As repetition is inherent in the formal structure of the frieze, so to it is inherent in the structure of ritual associated with the temple. Significantly, the Roman calendar does not record the year that the dies natalis first occurred, only the day of the year, again emphasizing ritual repetition over the first, or any single, performance of sacrifice.

Moreover, the calendar was much more than a storage device recording religious knowledge; it provided a guide to ongoing religious veneration and a structure around which the rituals of the divi and of the Roman state as a whole ensured the performance of remembrance and religious obligations (Williams 2003, 227-31). Time at Rome was a culturally embedded system that relied upon a linear history of military victories, temple dedications and sacrifices, birthdays, adoptions, and senatorial decrees alongside the annual calendar of cyclical time (Laurence and Smith 1995-1996, 133). The calendar inscribed, literally and metaphorically, the eternal, timeless divi into a cyclical time that already included the other state gods. Through the horizontal linear format of the frieze along each lateral side of the temple, punctuated by sequences of objects that repeated in their entirety, the form of the frieze reflected the historical (linear) and cyclical (repeating) nature of Roman religion.

Variation in object detail between the two possible frieze sequences parallels the variation in word order that rhetoricians advocated to provide novelty in repetition (Quintilian Inst. 2.13.8-10). Repetition of the same meaning in speech with a different word form that stands in equivalence with the original is known as synonymous repetition and is intended to intensify the expression (Lausberg 1998, 292). In this case, the frieze incorporates highly particularized object details that differ between the sequences (rather than the schematization of objects frequently evident in other groupings of sacred implements such as those on funerary altars of the Roman Imperial period) to further suggest individual ritual events.

For example, the bucrania adorning the in situ architrave section vary in the configuration of the infula and the number of sections hanging from the skull's horns. The jug in each sequence bears relief decoration in two registers.

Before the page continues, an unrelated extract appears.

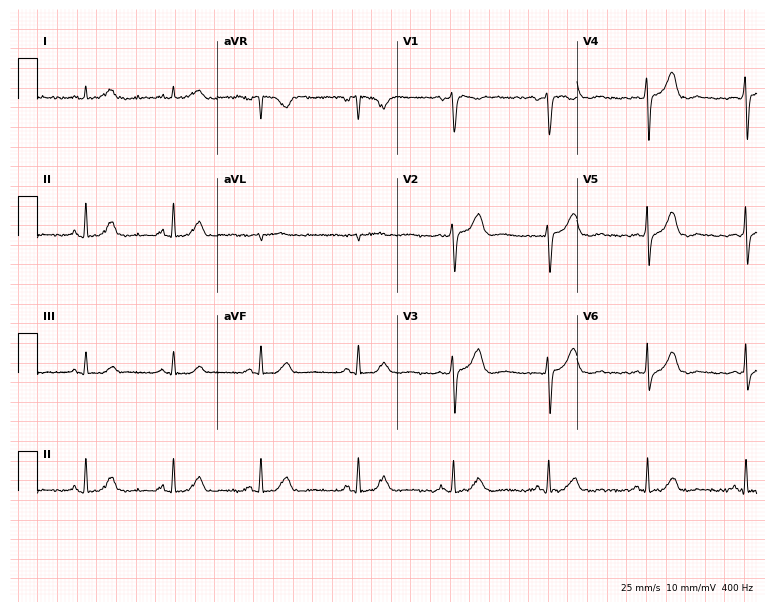
ECG (7.3-second recording at 400 Hz) — a male patient, 60 years old. Screened for six findings — first-degree AV block, right bundle branch block, left bundle branch block, sinus bradycardia, atrial fibrillation, sinus tachycardia — none is recorded.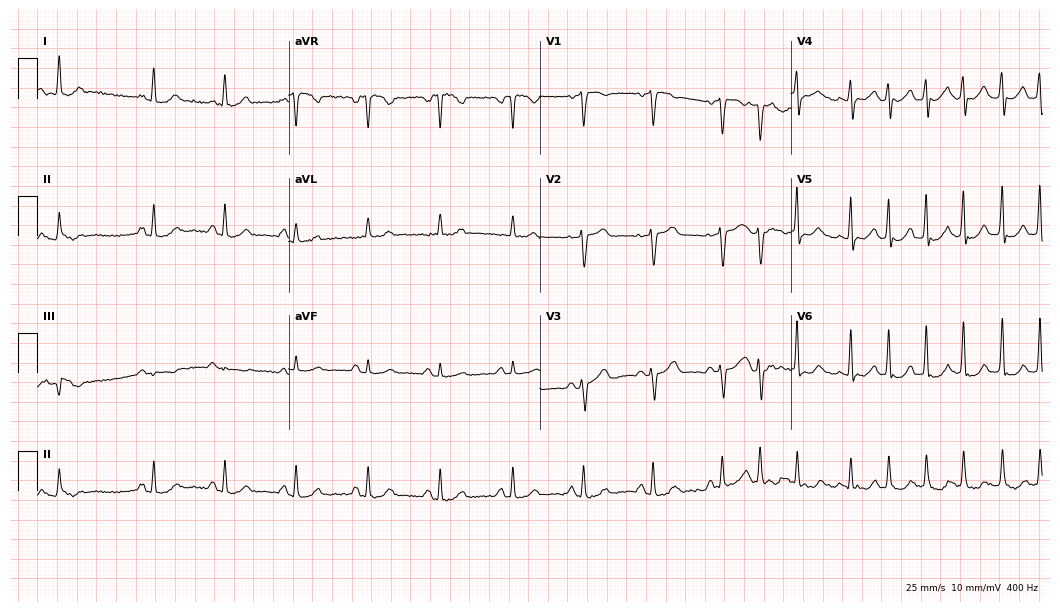
12-lead ECG from a 60-year-old woman (10.2-second recording at 400 Hz). No first-degree AV block, right bundle branch block, left bundle branch block, sinus bradycardia, atrial fibrillation or sinus tachycardia recorded for this tracing.

On the Tabularium example bestiaries with a lance confronts a lion and a leopard in the top register, and the lower register contains an antithetical rhinoceros and a bull. In the in situ example a row of satyrs adorns the upper register, while a winged horse alights in the bottom register. Similarly, varied in decorative and symbolic detail, the paterae with heads of Zeus Ammon (in situ) and Medusa with surrounding leaf patterns (restored fragment in the Tabularium), may be modeled on actual or typical examples in metal (De Angeli 1992, 147). Other decorative embellishments such as the lion's head protome of the culter, suggest fine craftsmanship of the objects represented, and thus their intention for an elite patron rather than mass production. In other words, even though it is impossible to know whether the representations in the frieze were of real objects used in connection with cult ritual at the temple, the high quality and sophistication of the objects represented suggests their production specifically for ceremonial and ritual use.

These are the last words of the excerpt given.